__WORK REQUIRED__. Only one stretch of the data below is wanted: the lines starting at the one with "2007.0 | 0.157 | 0 |" and ending at the one with "2021.0 | 0.255 | 0 |", both included, given again exactly.

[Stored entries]
------------------------------------------------------------------------
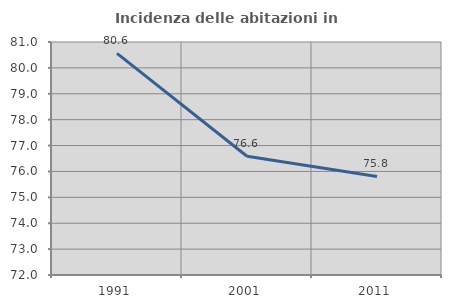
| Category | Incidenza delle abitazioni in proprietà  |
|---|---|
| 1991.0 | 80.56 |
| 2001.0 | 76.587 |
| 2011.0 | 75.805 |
------------------------------------------------------------------------
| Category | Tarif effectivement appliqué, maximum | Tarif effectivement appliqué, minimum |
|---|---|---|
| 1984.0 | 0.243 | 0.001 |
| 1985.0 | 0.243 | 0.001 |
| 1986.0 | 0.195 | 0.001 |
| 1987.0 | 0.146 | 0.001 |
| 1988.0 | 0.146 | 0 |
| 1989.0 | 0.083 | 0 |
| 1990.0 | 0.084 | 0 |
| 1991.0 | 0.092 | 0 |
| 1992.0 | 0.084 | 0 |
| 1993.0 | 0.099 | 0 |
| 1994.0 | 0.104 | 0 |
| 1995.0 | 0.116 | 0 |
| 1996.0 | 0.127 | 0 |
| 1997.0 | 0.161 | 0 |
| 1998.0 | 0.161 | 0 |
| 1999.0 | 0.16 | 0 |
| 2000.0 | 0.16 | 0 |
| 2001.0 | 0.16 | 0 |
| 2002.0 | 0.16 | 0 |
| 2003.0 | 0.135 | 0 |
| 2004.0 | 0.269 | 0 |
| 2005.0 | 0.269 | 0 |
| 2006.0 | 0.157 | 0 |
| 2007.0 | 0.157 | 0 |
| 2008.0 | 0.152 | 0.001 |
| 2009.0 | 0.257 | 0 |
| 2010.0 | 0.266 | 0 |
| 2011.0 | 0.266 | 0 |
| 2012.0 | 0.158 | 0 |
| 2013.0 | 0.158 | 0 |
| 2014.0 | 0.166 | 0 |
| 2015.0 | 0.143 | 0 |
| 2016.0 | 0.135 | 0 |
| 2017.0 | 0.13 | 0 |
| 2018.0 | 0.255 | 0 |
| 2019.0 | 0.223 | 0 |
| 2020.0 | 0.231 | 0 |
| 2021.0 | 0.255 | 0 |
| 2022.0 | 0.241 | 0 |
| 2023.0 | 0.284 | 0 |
------------------------------------------------------------------------
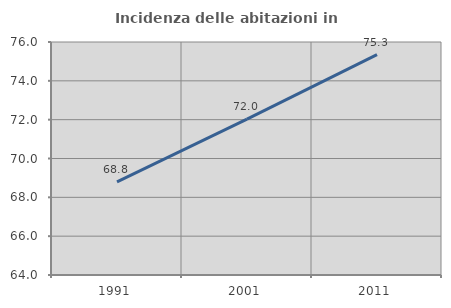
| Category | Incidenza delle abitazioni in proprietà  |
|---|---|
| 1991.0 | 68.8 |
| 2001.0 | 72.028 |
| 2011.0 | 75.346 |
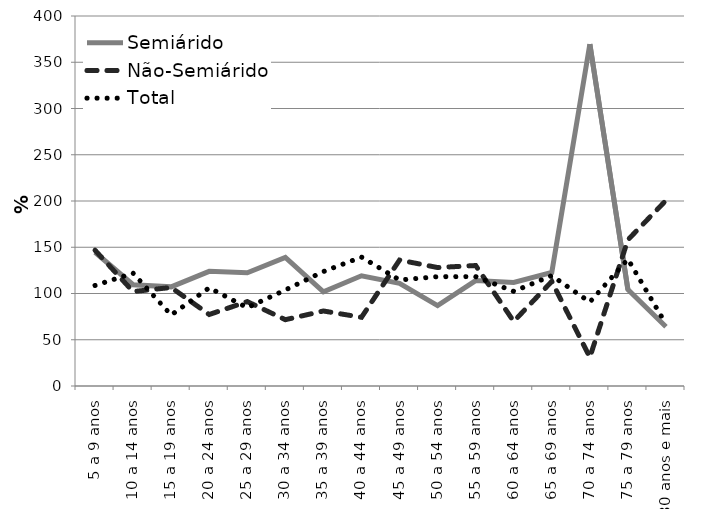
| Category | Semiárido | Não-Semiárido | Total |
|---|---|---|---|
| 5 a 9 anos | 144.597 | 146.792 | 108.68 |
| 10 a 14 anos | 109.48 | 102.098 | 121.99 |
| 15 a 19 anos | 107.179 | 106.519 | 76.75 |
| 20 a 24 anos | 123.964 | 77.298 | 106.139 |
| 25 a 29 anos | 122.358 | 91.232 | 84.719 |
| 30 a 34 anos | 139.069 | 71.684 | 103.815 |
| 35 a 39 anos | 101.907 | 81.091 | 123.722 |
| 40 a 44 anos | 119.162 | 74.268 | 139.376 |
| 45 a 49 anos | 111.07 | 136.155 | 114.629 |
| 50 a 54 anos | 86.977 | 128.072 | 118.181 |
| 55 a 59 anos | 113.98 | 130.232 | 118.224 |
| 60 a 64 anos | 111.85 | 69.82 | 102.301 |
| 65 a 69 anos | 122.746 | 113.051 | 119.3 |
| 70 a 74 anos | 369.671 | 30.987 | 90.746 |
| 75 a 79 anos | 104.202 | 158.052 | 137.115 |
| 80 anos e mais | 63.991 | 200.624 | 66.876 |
------------------------------------------------------------------------
__REPLY TO THE EXERCISE__.
| 2007.0 | 0.157 | 0 |
| 2008.0 | 0.152 | 0.001 |
| 2009.0 | 0.257 | 0 |
| 2010.0 | 0.266 | 0 |
| 2011.0 | 0.266 | 0 |
| 2012.0 | 0.158 | 0 |
| 2013.0 | 0.158 | 0 |
| 2014.0 | 0.166 | 0 |
| 2015.0 | 0.143 | 0 |
| 2016.0 | 0.135 | 0 |
| 2017.0 | 0.13 | 0 |
| 2018.0 | 0.255 | 0 |
| 2019.0 | 0.223 | 0 |
| 2020.0 | 0.231 | 0 |
| 2021.0 | 0.255 | 0 |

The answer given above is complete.